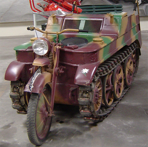 SdKfz 2 "Kettenkrad" in Musée des Blindés - Saumur. Picture taken by Mr. Vreeburg.
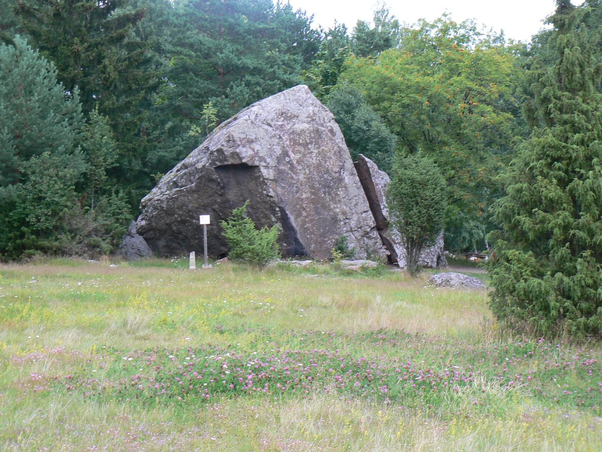 Jaani-Tooma suurkivi.
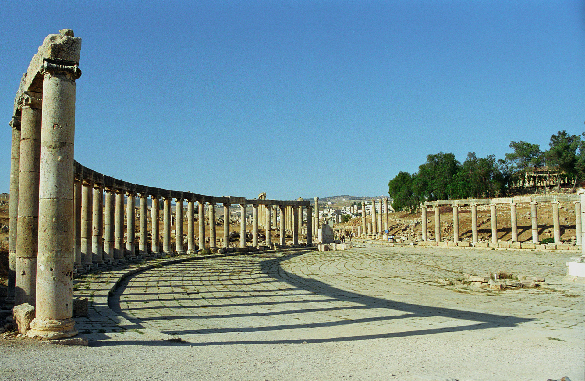 Jerash, Jordan
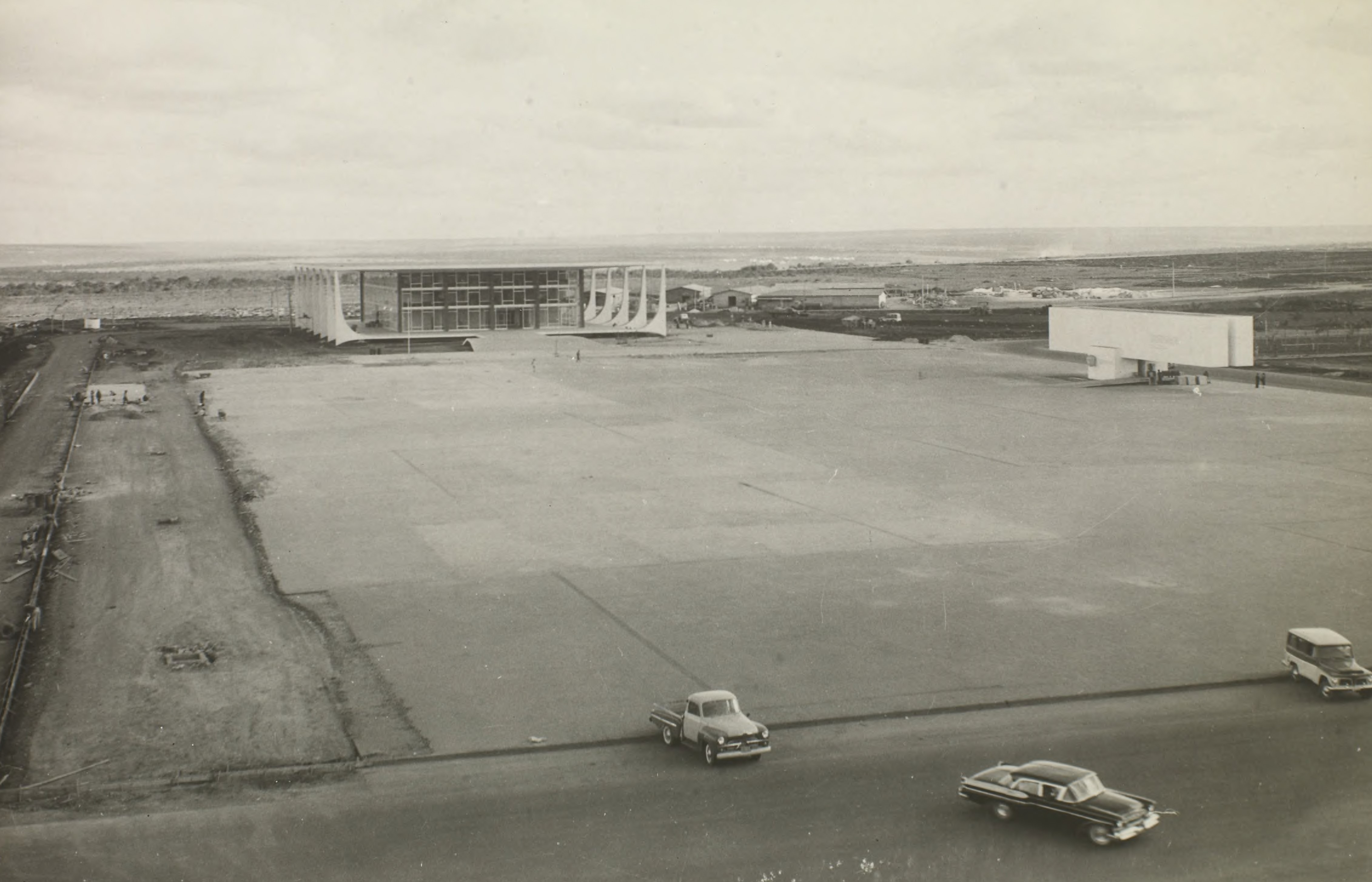 Fotografia do Fundo Correio da Manhã, sob a guarda do Arquivo Nacional.
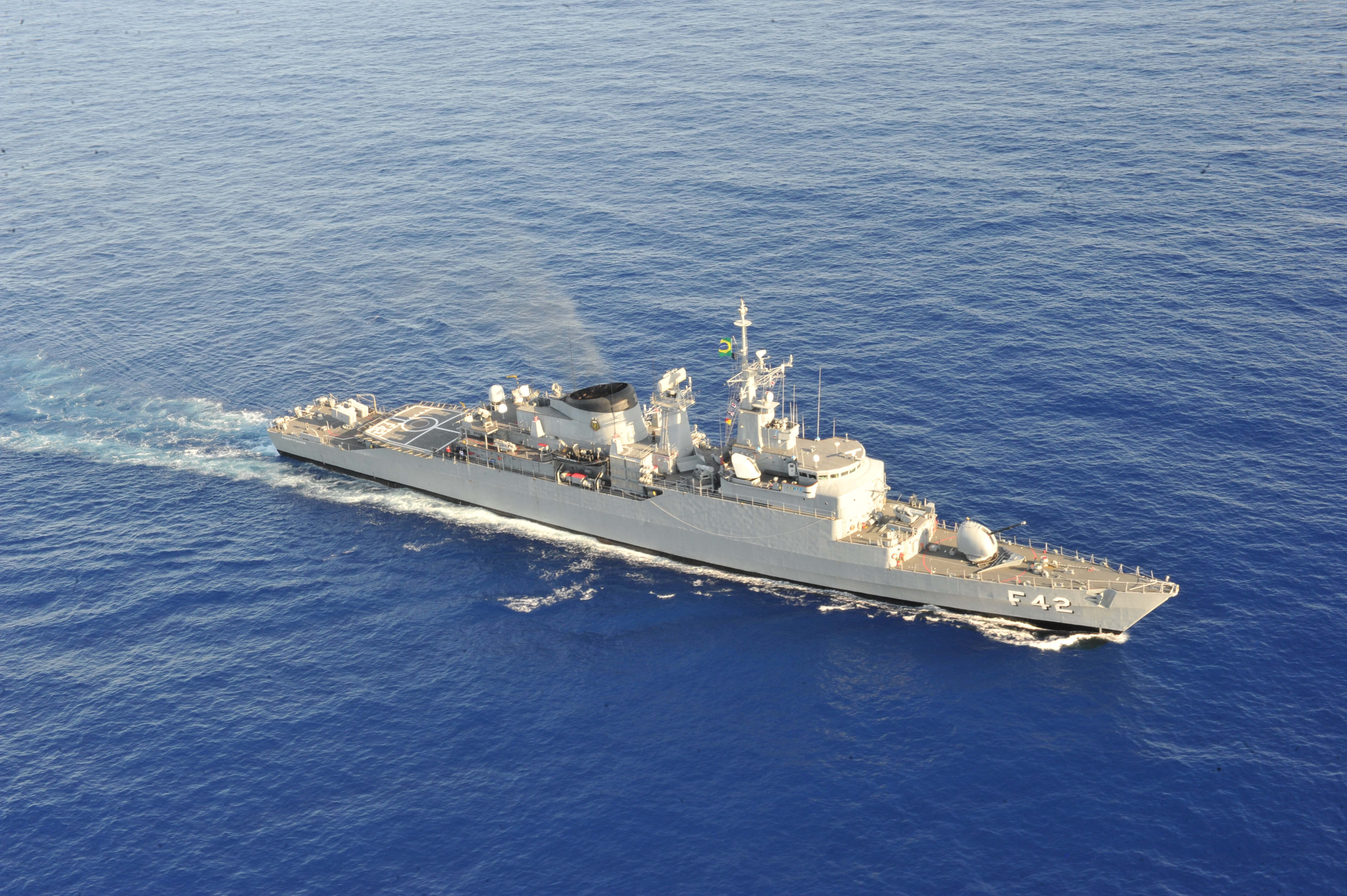 Arquivo liberado pela Marinha do Brasil através de projeto GLAM com Wiki Educação Brasil
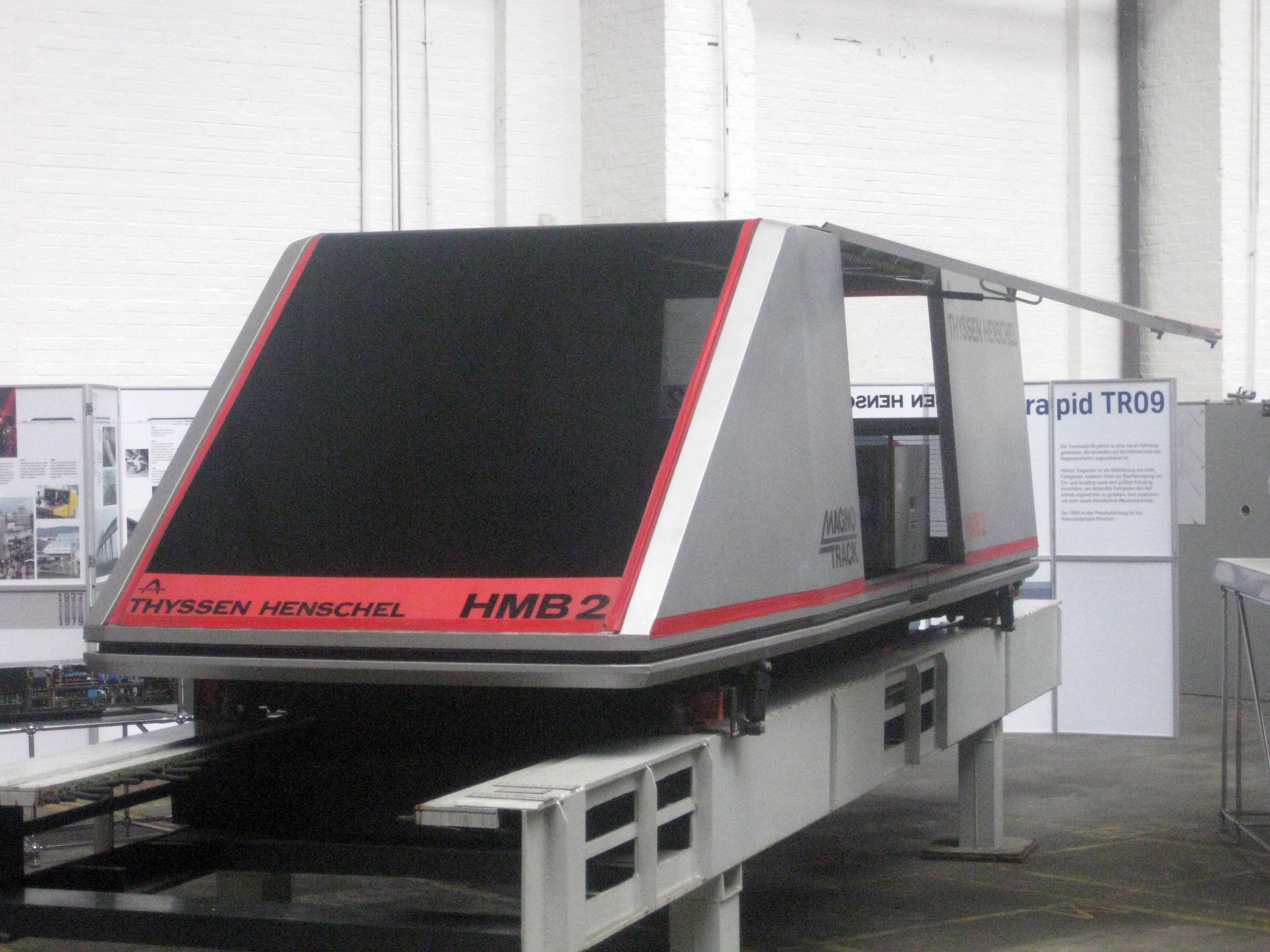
★ ★ ★ ★ ★
WHAT IS NEEDED: Starting at the line that contains "Fotografia do Fundo", extract each line through the last line of the material exactly as written, and include no pictures.

SOLUTION TO THIS PROBLEM:
 Fotografia do Fundo Correio da Manhã, sob a guarda do Arquivo Nacional.
 Arquivo liberado pela Marinha do Brasil através de projeto GLAM com Wiki Educação Brasil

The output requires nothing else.